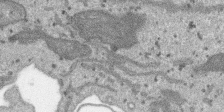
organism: Human
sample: Lung epithelial cells infected with SARS-CoV-2
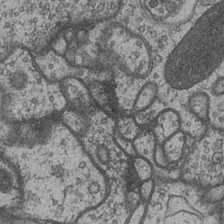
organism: Drosophila
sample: Optic medulla
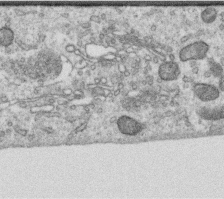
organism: Human
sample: Centriole in RPE cells
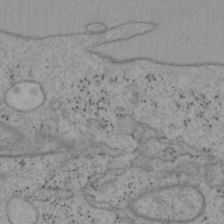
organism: Human
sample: HeLa cells
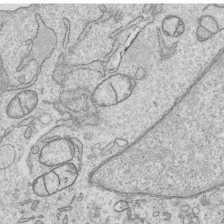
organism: Human
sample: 1205lu cells
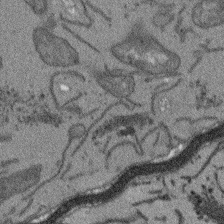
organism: Arabidopsis thaliana
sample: Root tip
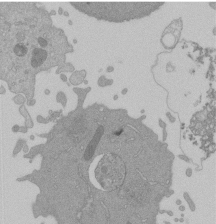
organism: Mouse
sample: Activated Pmel transgenic CD8+ T Cells
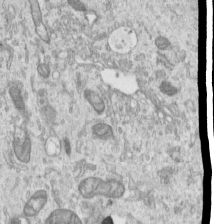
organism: Human
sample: Centriole in RPE cells
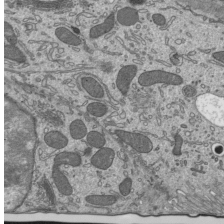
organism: Mouse
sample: Mouse epididymis efferent ductule cilia
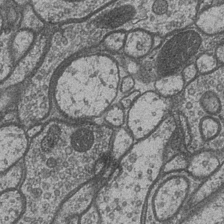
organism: Drosophila
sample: Optic medulla
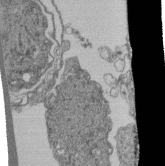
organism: Human
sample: Retinal organoid Rod and Cone cells
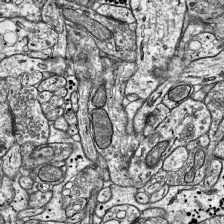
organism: Mouse
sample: Visual Cortex
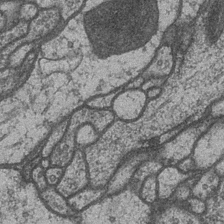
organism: Drosophila
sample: Optic medulla
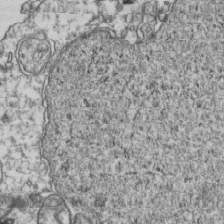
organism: Human
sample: Activated Jurkat CD4+ T cells
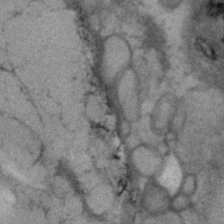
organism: Human
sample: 1205lu cells
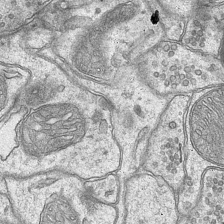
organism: Mouse
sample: CA1 Hippocampus
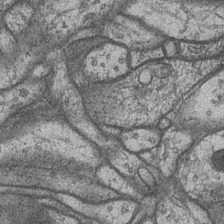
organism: Drosophila
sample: Optic medulla
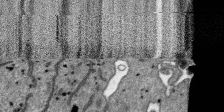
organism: Human
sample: Lung epithelial cells, uninfected (mock) control
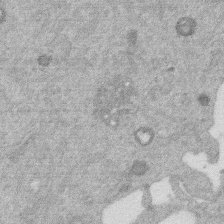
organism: Mouse
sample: Dividing mouse embryo 1 cell stage
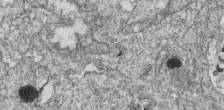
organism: Human
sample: HeLa cell HIV synapse
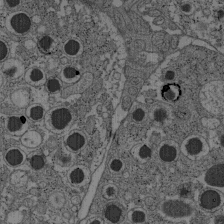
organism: C57BL Mouse
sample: Pancreatic islet
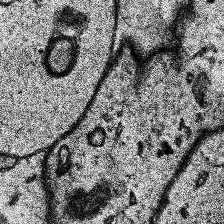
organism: Human
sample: Temporal Lobe
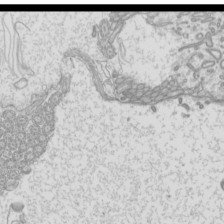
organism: Mouse
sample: Cilia; mouse epididymis
#####
**Your instructions**:
Lines from the one containing "organism: Arabidopsis thaliana" through the end of the listing, both included, are to be restated exactly, and pictures are to be left out.

**Exercise solution**:
organism: Arabidopsis thaliana
sample: Root tip
organism: Mouse
sample: Activated Pmel transgenic CD8+ T Cells
organism: Human
sample: Centriole in RPE cells
organism: Mouse
sample: Mouse epididymis efferent ductule cilia
organism: Drosophila
sample: Optic medulla
organism: Human
sample: Retinal organoid Rod and Cone cells
organism: Mouse
sample: Visual Cortex
organism: Drosophila
sample: Optic medulla
organism: Human
sample: Activated Jurkat CD4+ T cells
organism: Human
sample: 1205lu cells
organism: Mouse
sample: CA1 Hippocampus
organism: Drosophila
sample: Optic medulla
organism: Human
sample: Lung epithelial cells, uninfected (mock) control
organism: Mouse
sample: Dividing mouse embryo 1 cell stage
organism: Human
sample: HeLa cell HIV synapse
organism: C57BL Mouse
sample: Pancreatic islet
organism: Human
sample: Temporal Lobe
organism: Mouse
sample: Cilia; mouse epididymis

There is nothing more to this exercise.